BS Teh, Seagates Executive Vice President and Managing
Director for Asia Pacific & Japan, informed that Seagate is the only hard
disc manufacturer to have achieved shipment volume of 1-billion drives in 2008
and is still the only HDD company to have crossed this landmark and said that
it would achieve the next 1 billion within the next five years, riding on the
back of explosive requirement for storage both at enterprise and consumer levels.
The company projects positive outlook for the storage industry in 2010 and expects
the growing digital lifestyles and exploding enterprise data to drive growth.
Asia-Pacific and Japan contribute almost half of the company's revenue.

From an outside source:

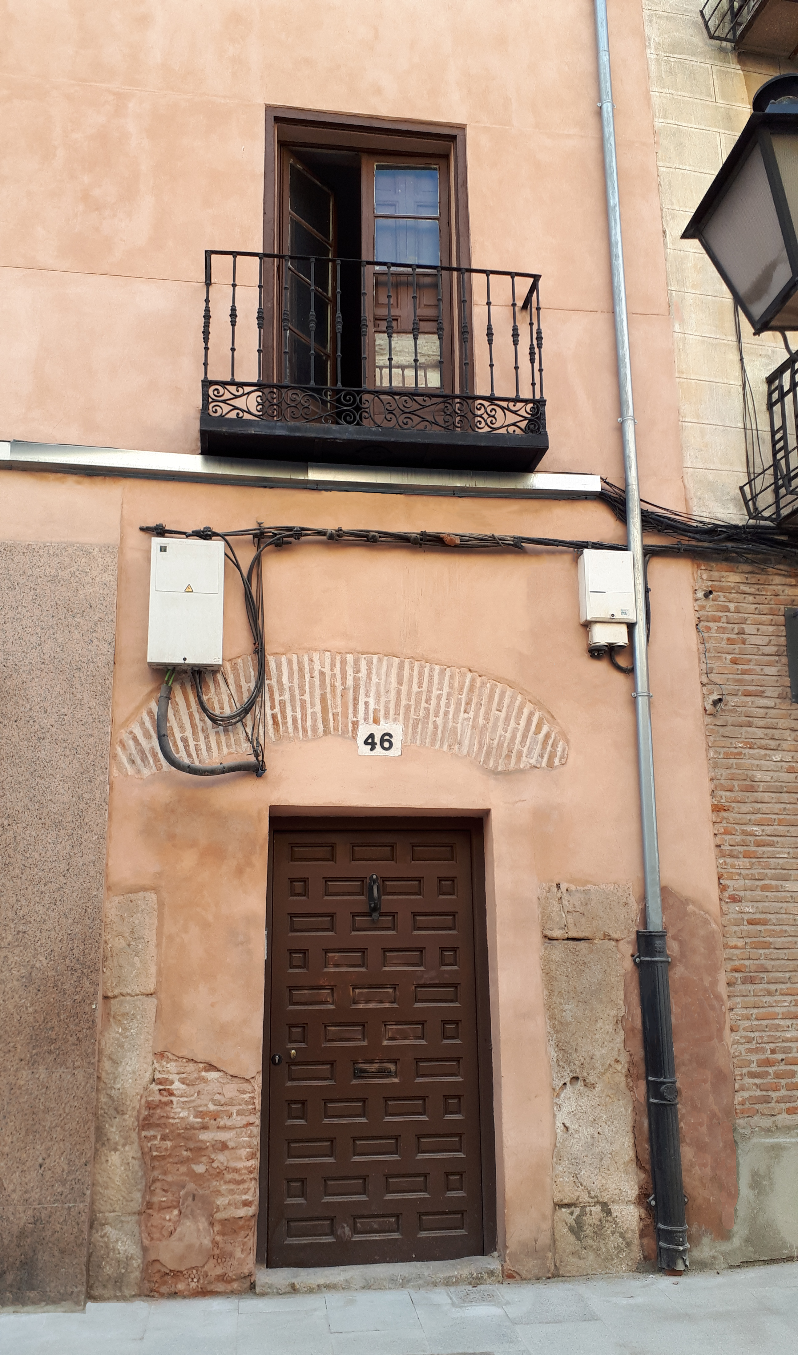 Portada del Colegio Menor de San Cosme y San Damián o "de Mena" de la Universidad de Alcalá. Fundado por Fernando de Mena en 1568, en la calle Libreros nº 46 de Alcalá de Henares.
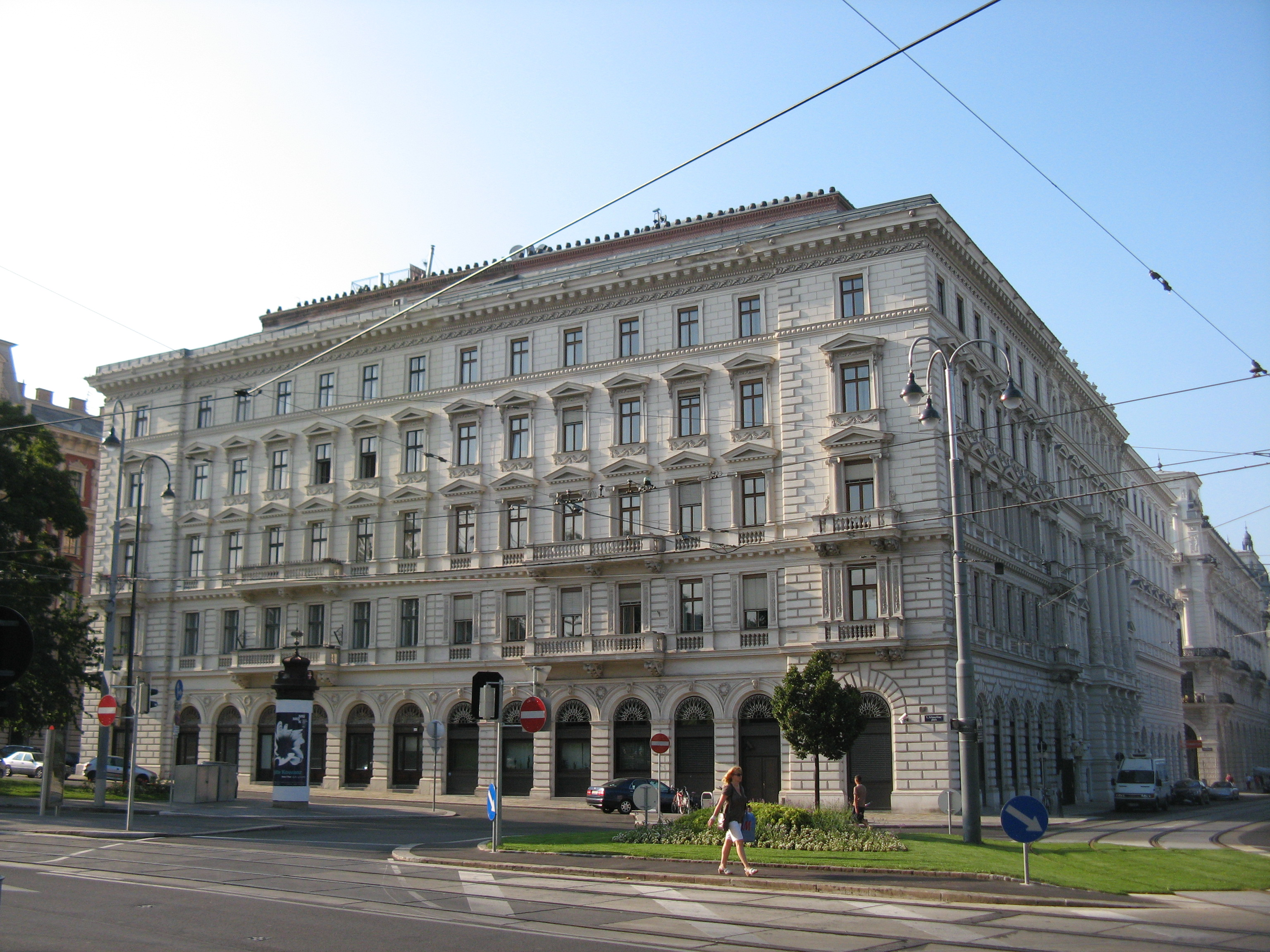 Haus Schmerlingplatz 4-5 (1874-75) von Heinrich Claus und Joseph Gross, Wien-Innere Stadt

It is predicted that enterprise data will grow by over six times over next four-five
years. With applications like SMS [the number of text messages sent every single
day, which is currently, about 6,5 billion that is more than population on earth]
and other communication and entertainment devices, already the HDD commissions
1.5 million drives every day. Seagate anticipates that 40 Exabytes of unique
new information will be generated in this year globally, while traffic on the
world-wide-web would grow at 40% CAGR over the same period. All this usage requires
storage at the backend.
India is key player of Seagates growth strategy as
anticipated investment in IT infrastructure, of which storage is a key component.
Indian enterprises will be looking to rationalizing their storage with adoption
of newer technologies like storage virtualization, de-duplication, thin provisioning,
thin cloning, data storage is well on the way to recovery.